» **Exercise data**
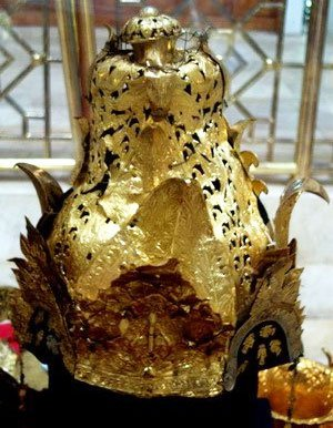 Makuta Binokasih di musieum Prabu Geusan Ulun anu aya pas di gigireun / sabeulahna Pandopo Kabupatén Sumedang.
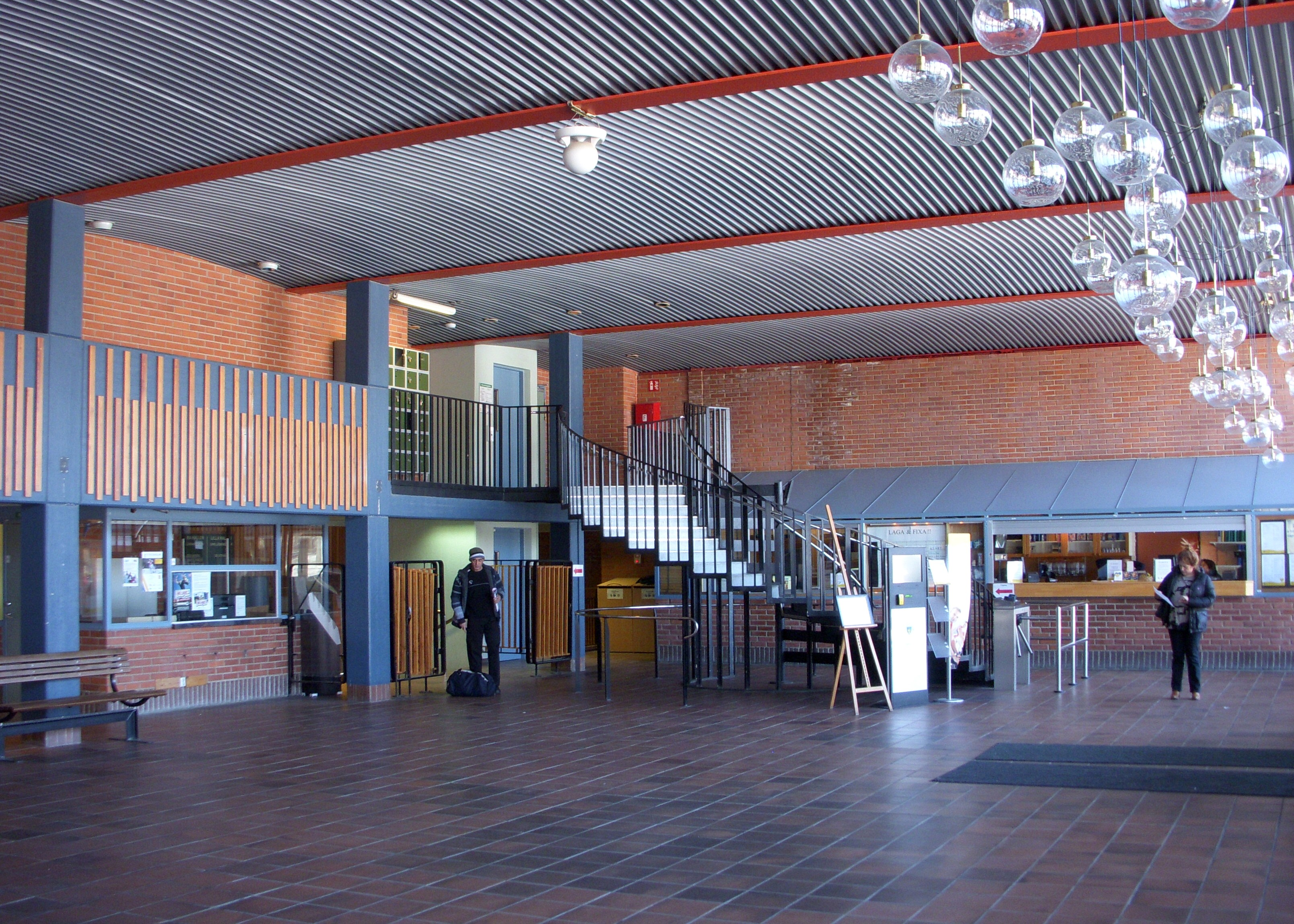 Farstahallen i Farsta strand, entréhallen
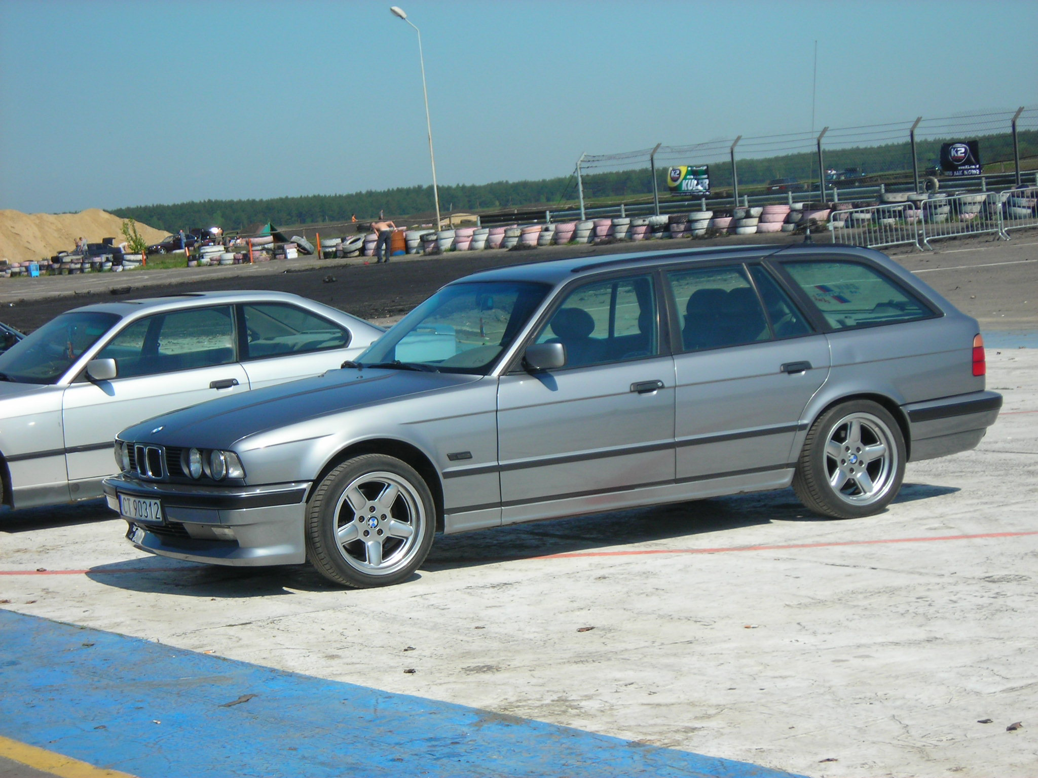 BMW 5 e34 Touring, spoiler przedni i felgi Ac Schnitzer.
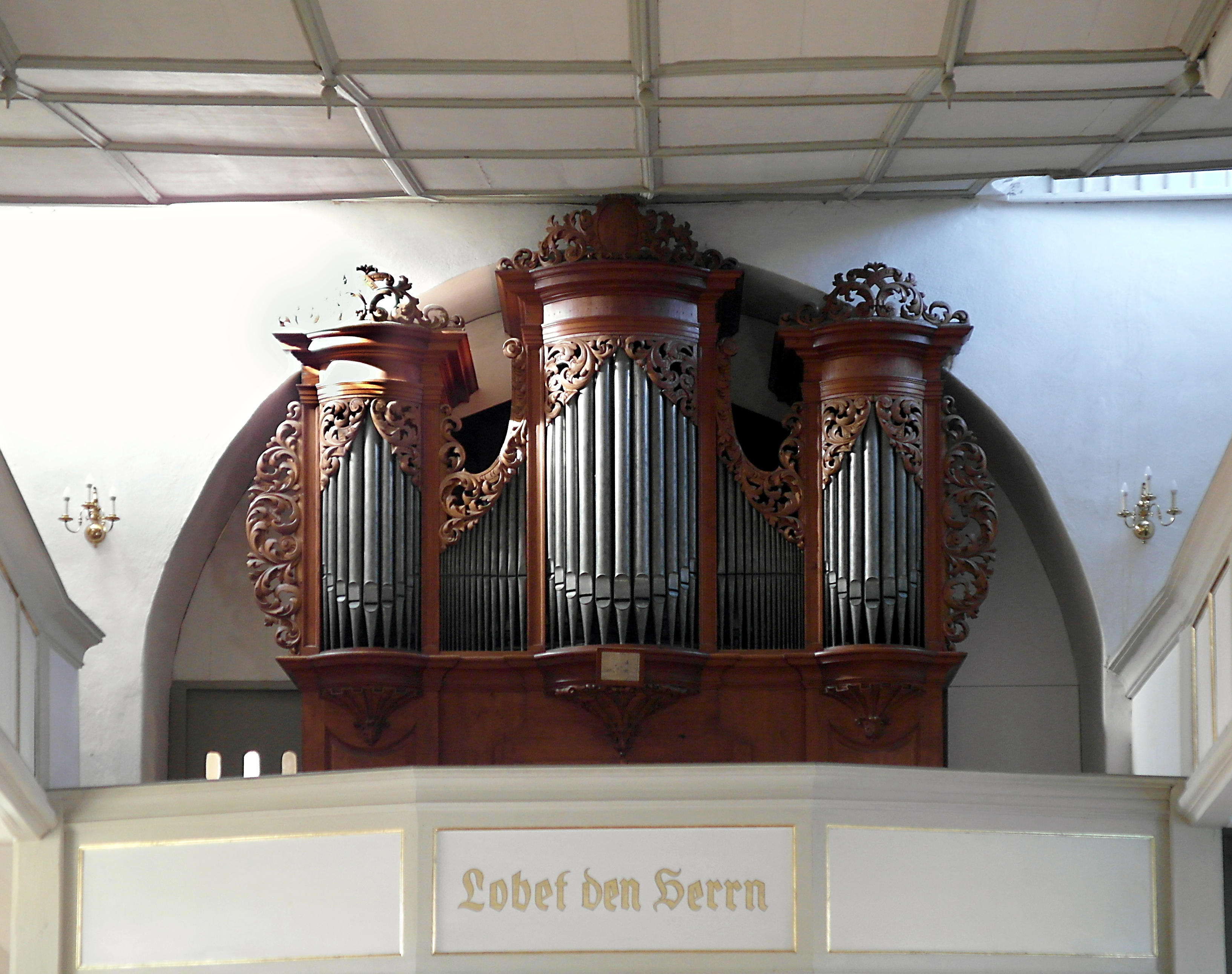 30.10.2018 01833 Dittersbach (Dürrröhrsdorf-Dittersbach), Hauptstraße 111: Evangelische Kirche (GMP: 51.036563,13.988027), errichtet nach dem Brand von 1660, Wiedereinweihung 1662. Einmanualige Orgel von Gottfried Silbermann aus dem Jahre 1726. Von den heute noch 27 vorhandenen Silbermann-Orgeln gehört die Dittersbacher zu den besonders gut erhaltenen und fast unveränderten. [SAM8488.JPG]20181030380DR.JPG(c)Blobelt
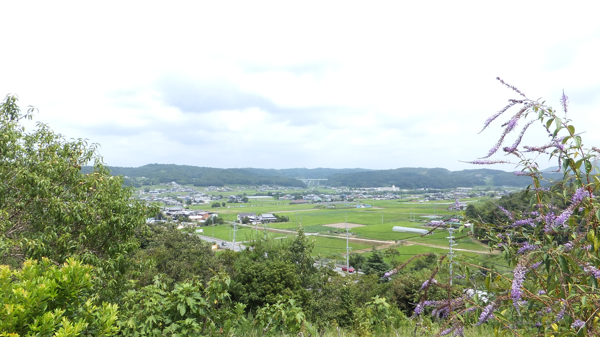 兵庫県三木市志染町高男寺
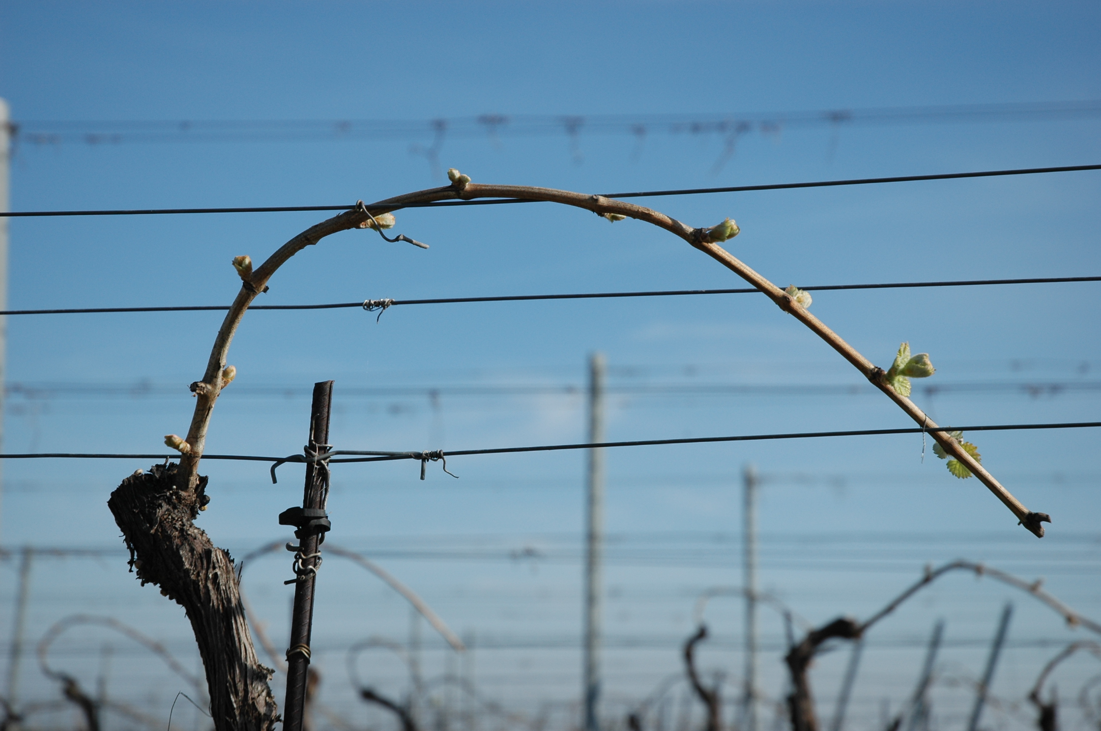 Halbbogenschnitt

» **Task goal**
All of the material is to be reproduced verbatim, pictures excluded.

» **Written response**
 Makuta Binokasih di musieum Prabu Geusan Ulun anu aya pas di gigireun / sabeulahna Pandopo Kabupatén Sumedang.
 Farstahallen i Farsta strand, entréhallen
 BMW 5 e34 Touring, spoiler przedni i felgi Ac Schnitzer.
 30.10.2018 01833 Dittersbach (Dürrröhrsdorf-Dittersbach), Hauptstraße 111: Evangelische Kirche (GMP: 51.036563,13.988027), errichtet nach dem Brand von 1660, Wiedereinweihung 1662. Einmanualige Orgel von Gottfried Silbermann aus dem Jahre 1726. Von den heute noch 27 vorhandenen Silbermann-Orgeln gehört die Dittersbacher zu den besonders gut erhaltenen und fast unveränderten. [SAM8488.JPG]20181030380DR.JPG(c)Blobelt
 兵庫県三木市志染町高男寺
 Halbbogenschnitt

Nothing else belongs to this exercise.